Note that the local files must also be accessible at the same path on all worker nodes. Either copy the file to all workers or use a network-mounted shared file system.
CodePudding user response:
I don't have a cluster on my hand right now, so I cannot test it. However:
- You submit code to yarn, so it will deploy the spark driver on one of the cluster's node. But you don't know which.
- When reading a file type path starting by "file://" or nothing, spark will look for a file on the file system of the node the driver is running on.

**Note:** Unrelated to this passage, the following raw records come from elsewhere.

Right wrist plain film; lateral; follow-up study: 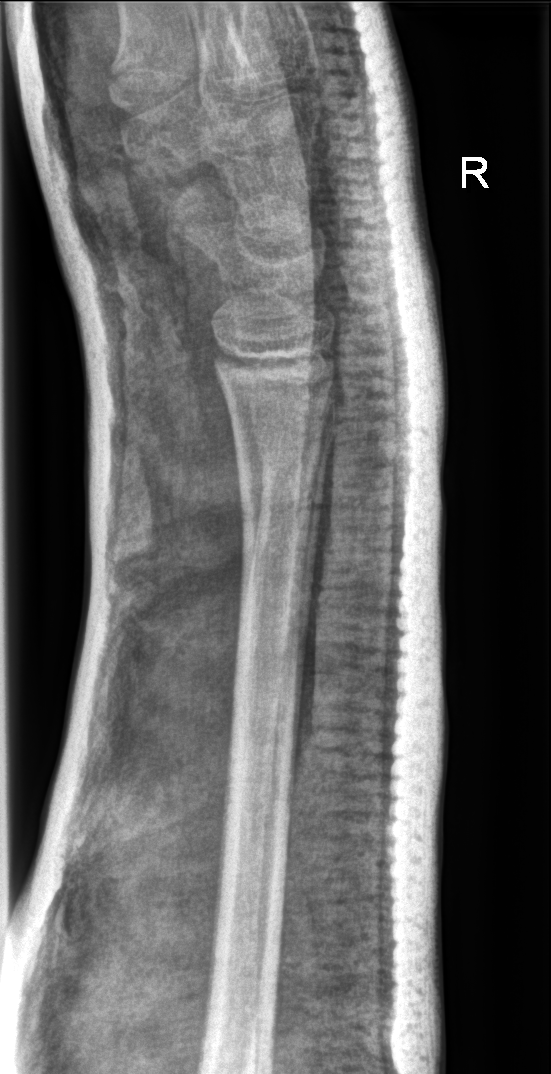 (boxes as x1,y1,x2,y2 (top-left / bottom-right, pixel units))
Fracture = 1 @ [x1=256, y1=443, x2=320, y2=493]
AO classification = 23-M/3.1
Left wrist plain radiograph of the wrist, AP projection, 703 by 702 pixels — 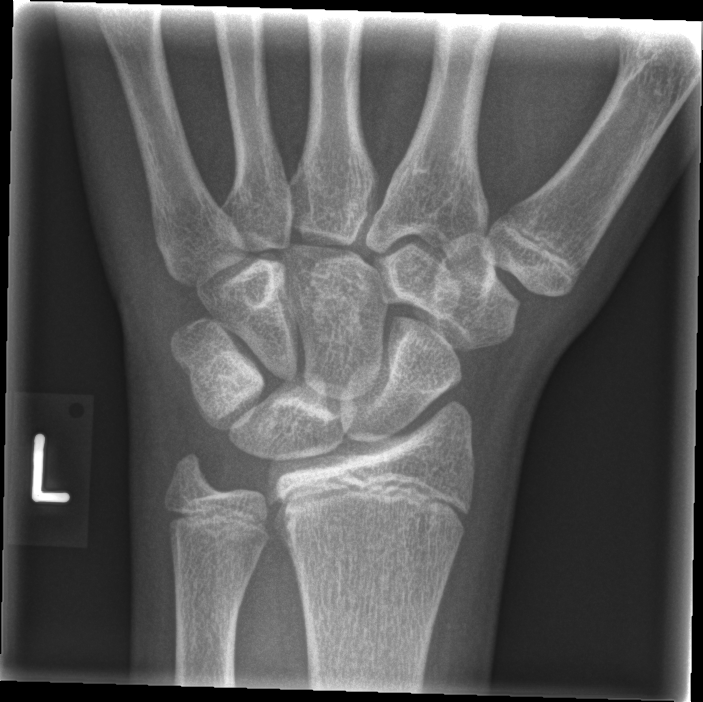

Findings: No fracture annotation.
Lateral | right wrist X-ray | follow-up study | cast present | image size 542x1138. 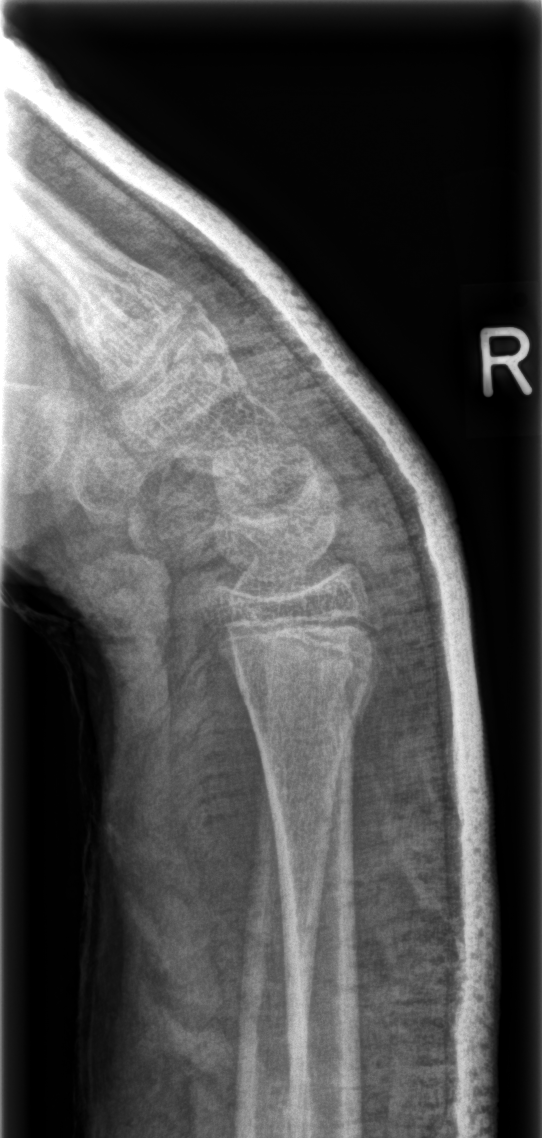
AO/OTA = 23r-M/3.1; 23u-E/7
bone fracture = 229 641 387 736
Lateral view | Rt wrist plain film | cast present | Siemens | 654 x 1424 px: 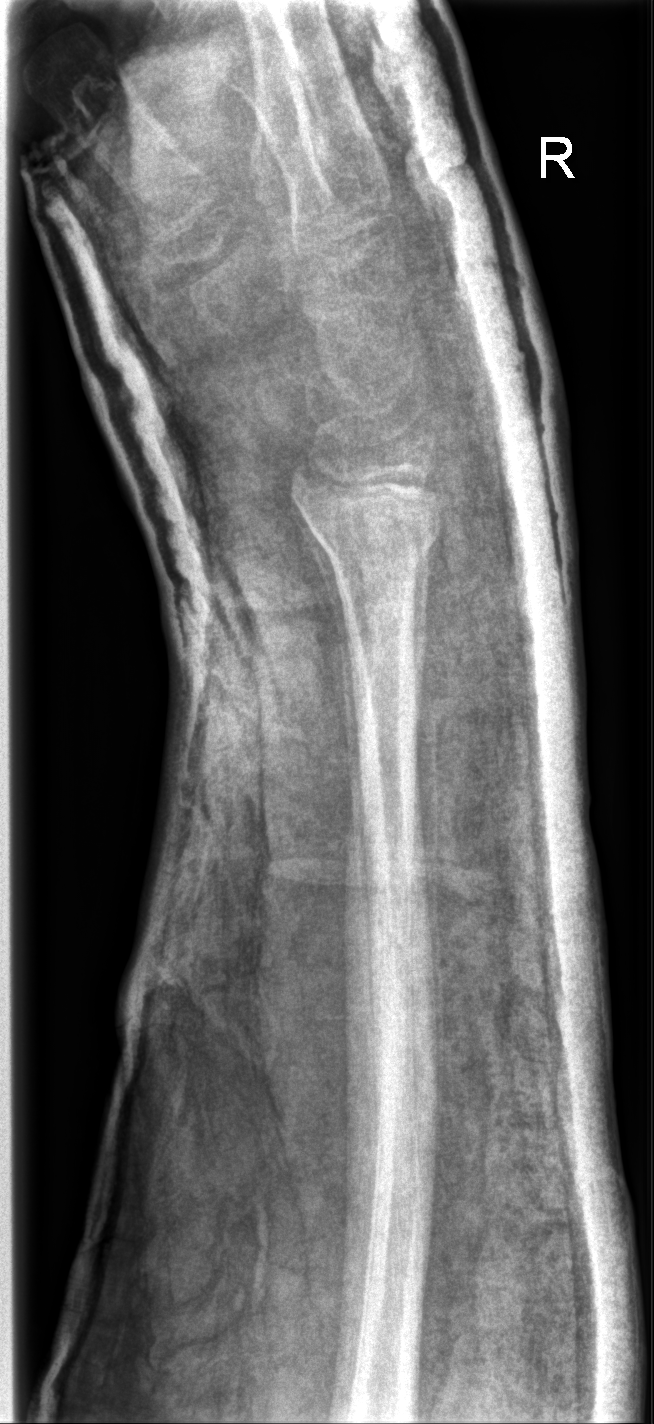
One bone fracture at bbox(284, 471, 447, 570).
Periosteal reaction: bbox(292, 497, 362, 856), bbox(412, 547, 430, 740).
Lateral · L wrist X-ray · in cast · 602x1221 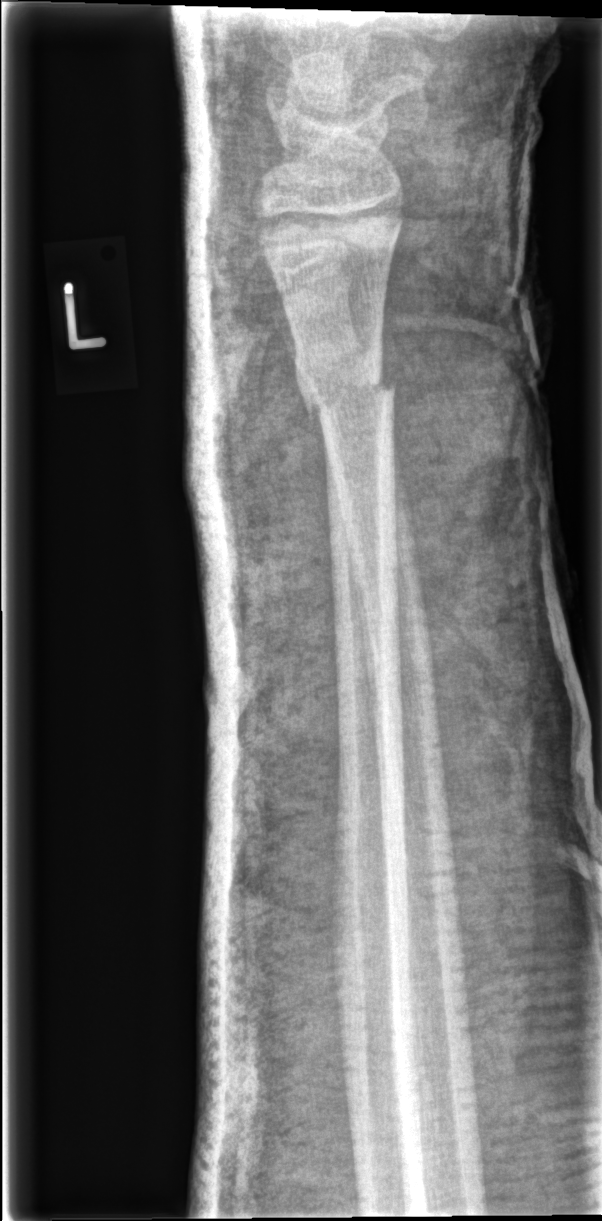
Findings: Fracture — 291 358 401 429. AO/OTA classification: 23-M/3.1.

- as you've seen using sparp-submit --file will copy the file in the starting folder of spark driver (so on the master node). The path is king of arbitrary, and you should not try to infer it.
But maybe it'd work to pass as argument to spark.read just the filename at let spark driver look for it in its starting folder (but I didn't check):
spark-submit\
...\
--files ..., /path/to/your/file.csv\
abs.jar file.csv
=> The proper/standard way to do it is: first copy you file(s) on hdfs, or other distributed file system the spark cluster has access to. Then, you can give to the spark app the hdfs file path to use. Something like (again, didn't test it)
hdfs fs -put /path/to/your/file.csv /user/your/data
spark-submit ... abc.jar hdfs:///user/your/data/file.csv
For info, if you don't know: to use hdfs command, you need to have hdfs client install on you machine (the actual hdfs
command), with the suitable configuration to point to the hdfs cluster. Also there are usually security config to do on the cluster for the client to communicate with it. But that another issue that depends hdfs is running (local, aws, ...)
CodePudding user response:
Replace ${csv_file}
at the end of your spark-submit
command with basename ${csv_file}
:
spark2-submit \
... \
--files myprop.properties,${csv_file} \
abc.jar `basename ${csv_file}`
basename
strips the directory part from the full path leaving only the file name:
$ basename /usr/usr1/foo.csv
foo.csv
That way Spark will copy the file to the staging directory and the driver program should be able to access it by its relative path. If the cluster is configured to stage on HDFS, the executors will also have access to the file.